さて、このほど息子にもパソコンを買ってやりました。富士通のFMV-NJ4/45Dというノートパソコンです。ディスプレイがさほど細かくない(800×600ドット)ものの、DVD-ROMドライブ(もちろんCD-ROMも読める)内蔵で売価が20万円を切る安さ。DVDのビデオソフトを買った時に息子のパソコンを借りることをもくろんで選びました。(^^)
この機種では、FDドライブに対する割り切りはLet's noteシリーズよりもさらに徹底していて、USB(Universal Serial Bus)インタフェースの外付けで別売(標準価格12,000円)になっています。私はそれを買いませんでした。最近買った無線LANにこのパソコンを接続することにしていて、その無線LANのPCカードのドライバはCD-ROMで添付されています。LANにつながってしまえば、もしFDが必要になっても、CF-M1EVのFDドライブをLAN経由で共有すればよいと考えたのです。
ところが…
パソコンを買って帰ってからはたと気付きました。無線LANに接続するには、無線LANカードのドライバをCD-ROMからインストールするだけではだめです。
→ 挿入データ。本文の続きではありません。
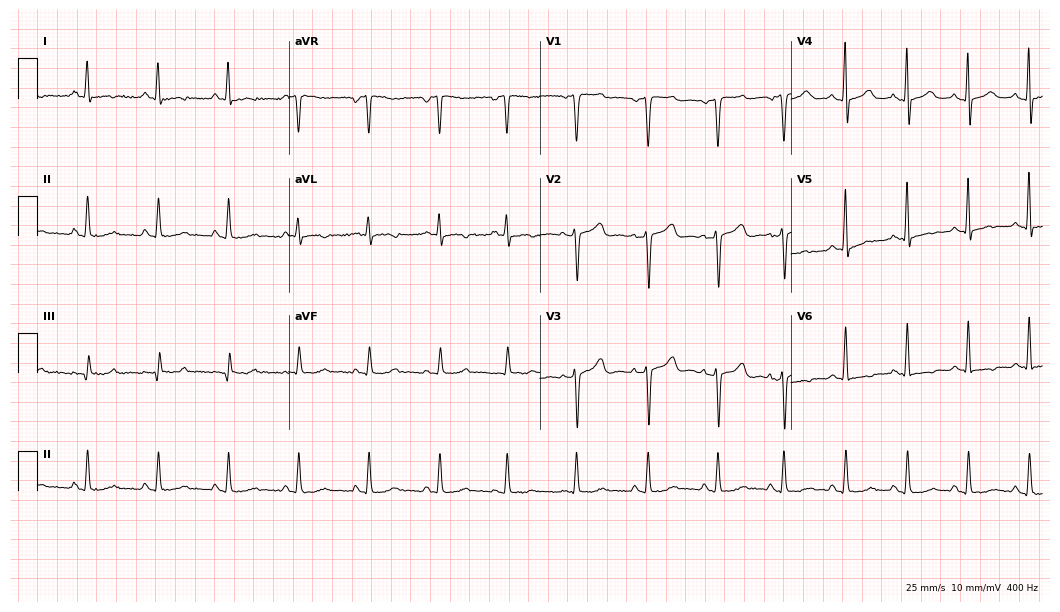
Resting 12-lead electrocardiogram. Patient: a woman, 49 years old. None of these six findings is recorded: first-degree AV block, right bundle branch block, left bundle branch block, sinus bradycardia, atrial fibrillation, sinus tachycardia.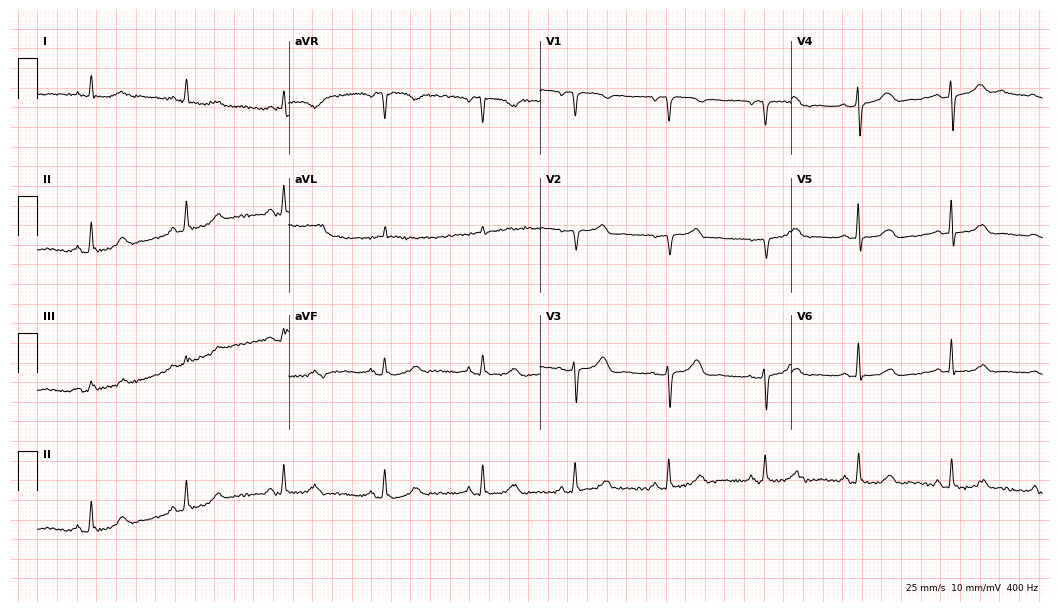
ECG — a woman, 68 years old. Screened for six findings — first-degree AV block, right bundle branch block, left bundle branch block, sinus bradycardia, atrial fibrillation, sinus tachycardia — none is recorded. Only these six findings were labelled.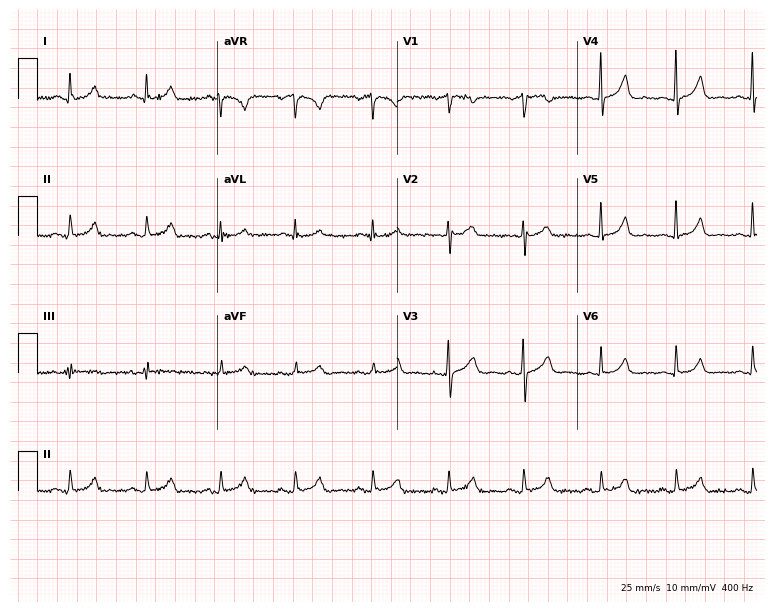
Resting 12-lead electrocardiogram (7.3-second recording at 400 Hz). Patient: a woman, 38 years old. Read as a normal ECG.

有線LANにつながるパソコンからステーション(無線基地局装置)を設定した時、その設定情報をFDに書き込んであります。無線LANにつなぐパソコンには、そのファイルを読み込ませなければなりません。FDでなくても、何らかの方法でパソコンに取り込む必要があります。LANにつながってしまえば簡単にできるのですが、LANにつなぐのをこれからやらなければならないのです。さて困った…
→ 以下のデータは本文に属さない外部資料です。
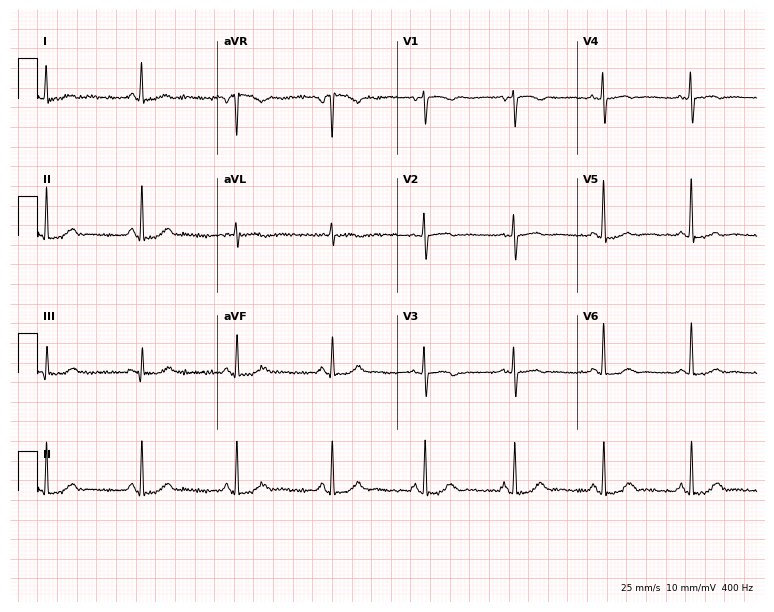
12-lead ECG from a 53-year-old woman. Screened for six findings — first-degree AV block, right bundle branch block, left bundle branch block, sinus bradycardia, atrial fibrillation, sinus tachycardia — none is recorded. Findings outside these six are not listed.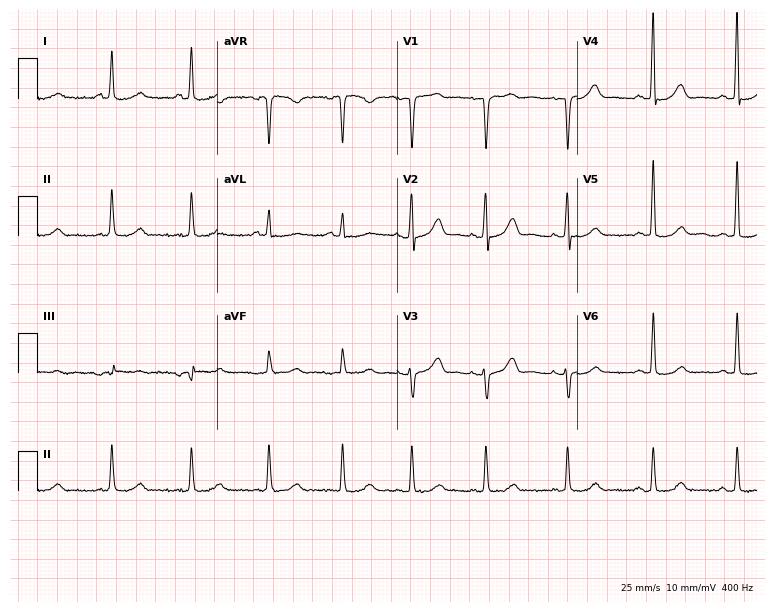
12-lead ECG from a female patient, 73 years old (7.3-second recording at 400 Hz). No first-degree AV block, right bundle branch block (RBBB), left bundle branch block (LBBB), sinus bradycardia, atrial fibrillation (AF) or sinus tachycardia recorded for this tracing. Other findings, if any, are not listed.

有線のLANカードはあるので、まずそれでLANにつなごうか。でも、そのドライバはFDで供給されている。さて困った…
Windowsの「ケーブル接続」でつなごうか。でも、パラレルのインターリンクケーブルは持っているけど、FMV-NJ4/45Dには従来型のパラレルインタフェースが付いていない。USBインタフェースはあるけど、USBケーブルは持っていない。さて困った…
そこでひらめきました。3ComのEtherLink IIIというLANカードを持っていました。これは、古いノートパソコンをサーバに仕立てるために、TurboLinuxというOSがサポートしているものを選んで買ったものです。TurboLinuxがサポートしているメジャーなカードであれば、Windows 98もそのドライバを持っているのではないか。
さっそく、コールドスタンバイ(ふだんは電源を入れずに待機)しているサーバ予備機からEtherLink IIIを抜き、FMV-NJ4/45Dに差し込んでみました。おお、ばっちり!ドライバの媒体の挿入を要求されることなく、すんなりセットアップがすんでしまいました。
これでいったん有線LANに接続し、無線LANステーションの設定情報ファイルをCF-M1EVから取り込んで、めでたく無線LANに接続することができました。かくして、12,000円の外付けFDドライブを買わずにすみました。
でも、EtherLink IIIを持っていたからよかったものの、それがなければどうすればよかったでしょうか。
またひらめきました。無線LANステーションの設定ファイルを
Gabacho-Netのサーバに置きます(もちろんファイル名は自分だけの秘密)。一方、FMV-NJ4/45Dには内蔵モデムがありますから、電話回線からダイヤルアップでインターネットに接続することができます。そこで、ウェブブラウザを起動して、インターネットを回って自分のサーバにアクセスし、ファイルをダウンロードします。電話料金はかかりますが、FDドライブを買うよりもはるかに安くてすみます。
常時接続のインターネットサーバを持たなくても、自分のウェブの発信のためにウェブサーバを借りている人なら、同じ方法をとれます。
ファイル保管サービスを利用する方法も考えられます。すぐそばにあるパソコンへファイルを移送するのに、何百、何千kmもの回線を経由させたってかまわないのです。
パソコンからパソコンへファイルを移すための手段としては、FDはその役割を終えつつあります。私はいつもLAN経由でファイルを転送しています。大容量の媒体としてPD(相変化光ディスク)も持っていますが、最近ではほとんど使わなくなりました。今では10GB程度のハードディスクが当たり前になってきているので、一枚が650MB程度のMO(光磁気ディスク)やPDではバックアップ媒体としても力不足でしょう。私は、2台のパソコン間でLAN経由でファイルを転送してバックアップにしています。
これからは、ファイル配布用の安価な媒体としてのCD-ROM、および超大容量のDVDを除いてはリムーバブル(着脱可能)媒体はすたれていき、一方、LANやインターネットがファイル移送用媒体としてさらに活用されるようになるのではないかと思っています。